# Projector Calibration and Center Channel Placement?



## Dethfyre (Feb 10, 2010)

Hello everyone

This is my first post, although I've been reading here for a while now. My basic question comes down to correctly calibrating a new projector - I've never owned or calibrated a projector before (I have used them on and off for business) and I've never calibrated an HDTV before, so I'm fairly new to this concept.

What tools, procedures, etc are there for actually doing this? It is something that a newb like me can handle, or am I better going with the standard color tables already in the projector and not messing something up in the process? I'm a computer programmer by trade, so my technical level is up there, but I don't know how much previous experience with this specific sort of thing matters - do you have to have an eye for it, etc?

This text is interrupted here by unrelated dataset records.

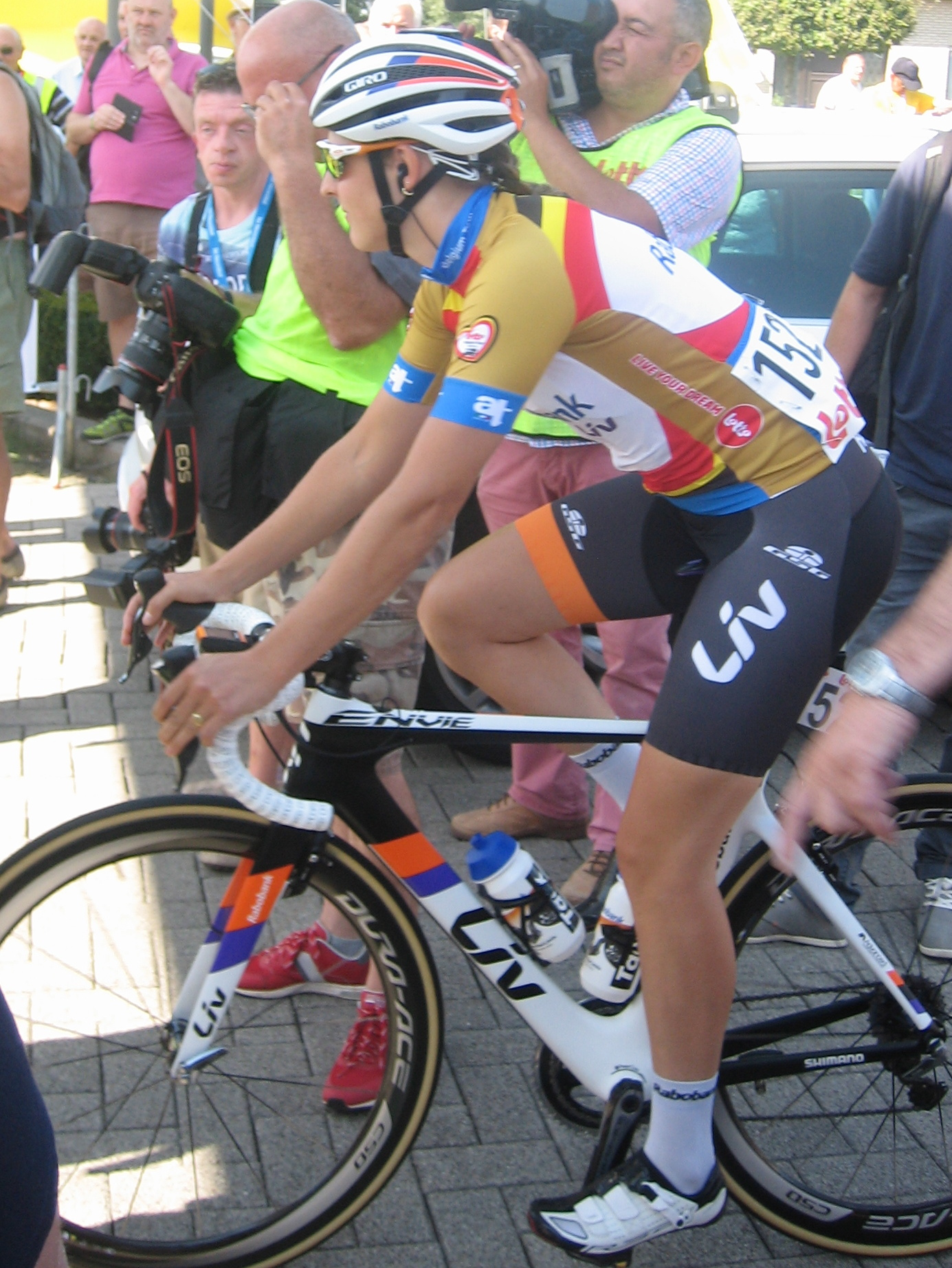 Start van de 2e etappe van de Lotto Belgium Tour 2016 in Lierde.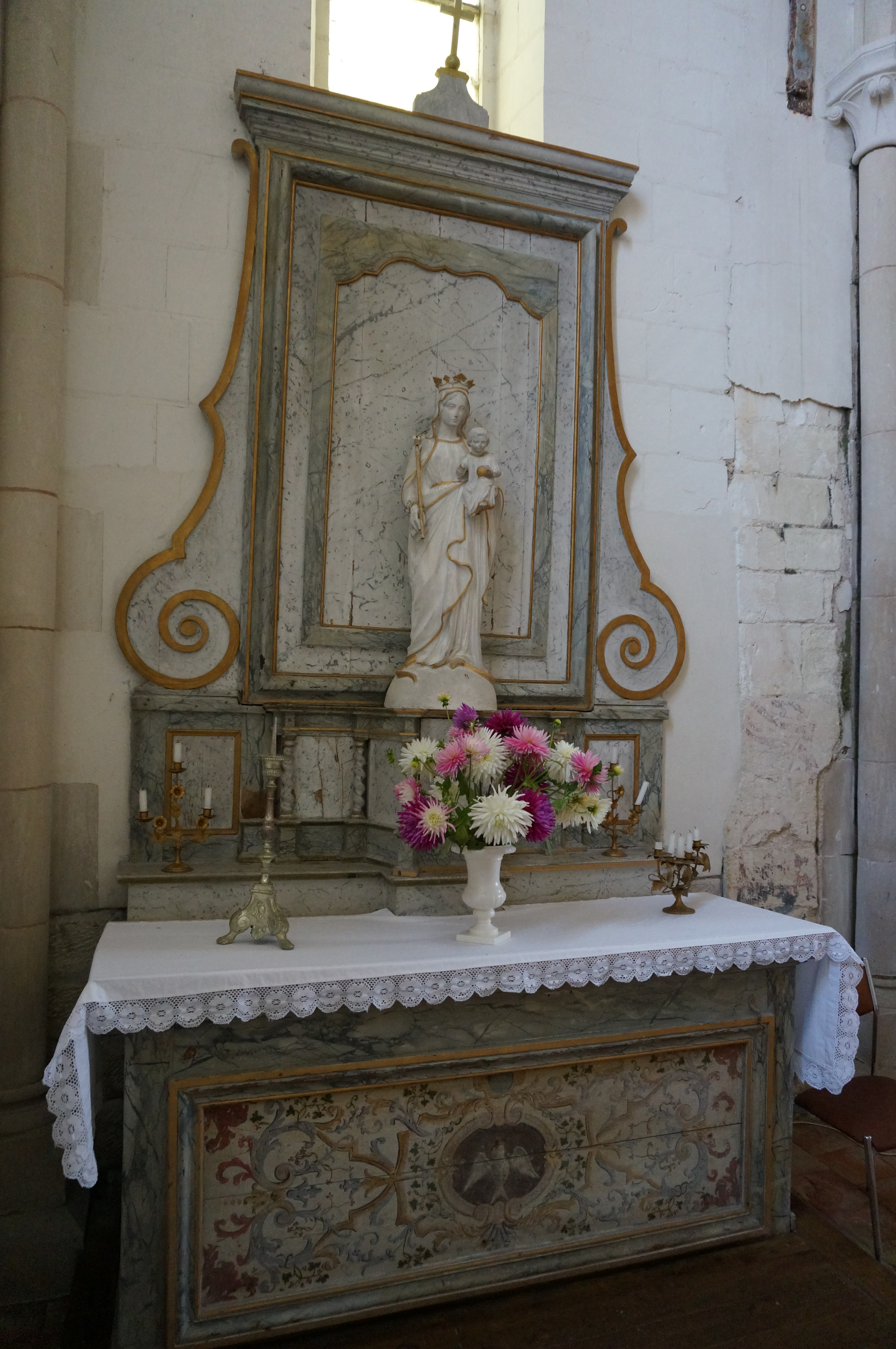 à Breuvery-sur-Coole.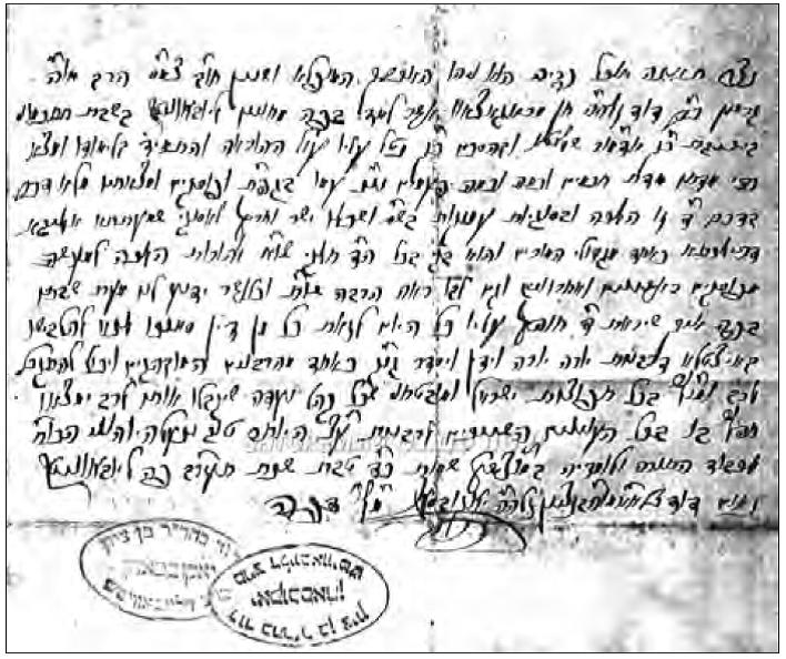 מכתב של הרב דוד יעקובסון עם החותמת האישית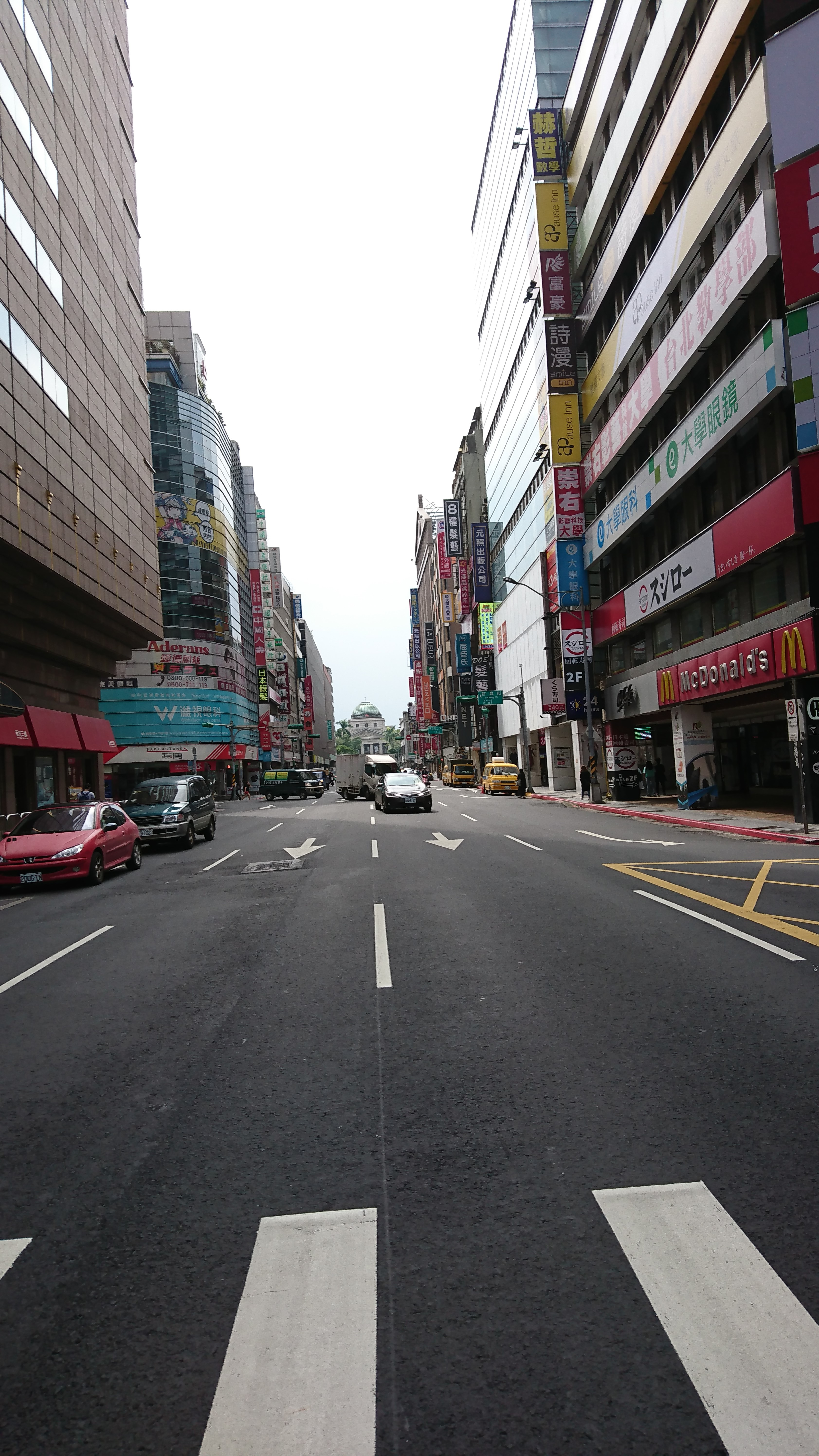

I have one secondary question as well and I hope someone can help point me in the right direction - center channel mounting location... My ideal placement would be about 32" to 36" up on the wall. Well, since that's going to be completely covered by a screen now (I forgot about the 20" drop required between the ceiling and top of the screen, but it wouldn't have changed things in the end anyway I suppose), my choices are either above or below the screen (I ruled out Acoustic screen material - it seems like too much compromise on both sound quality and display quality). Neither location is ideal, but which is better generally? Below would put it about 20" off the ground, and above would put it about 70" off the ground... below would be closer to seated ear level than above so I'm leaning that direction right now. Typical usage for my system is about 75% DVD Movies and DD 5.1 / DTS Live Audio and Concerts (Eagles Hell Freezes Over DVD etc), with CD listening accounting for most of the other 25%, if that makes a difference.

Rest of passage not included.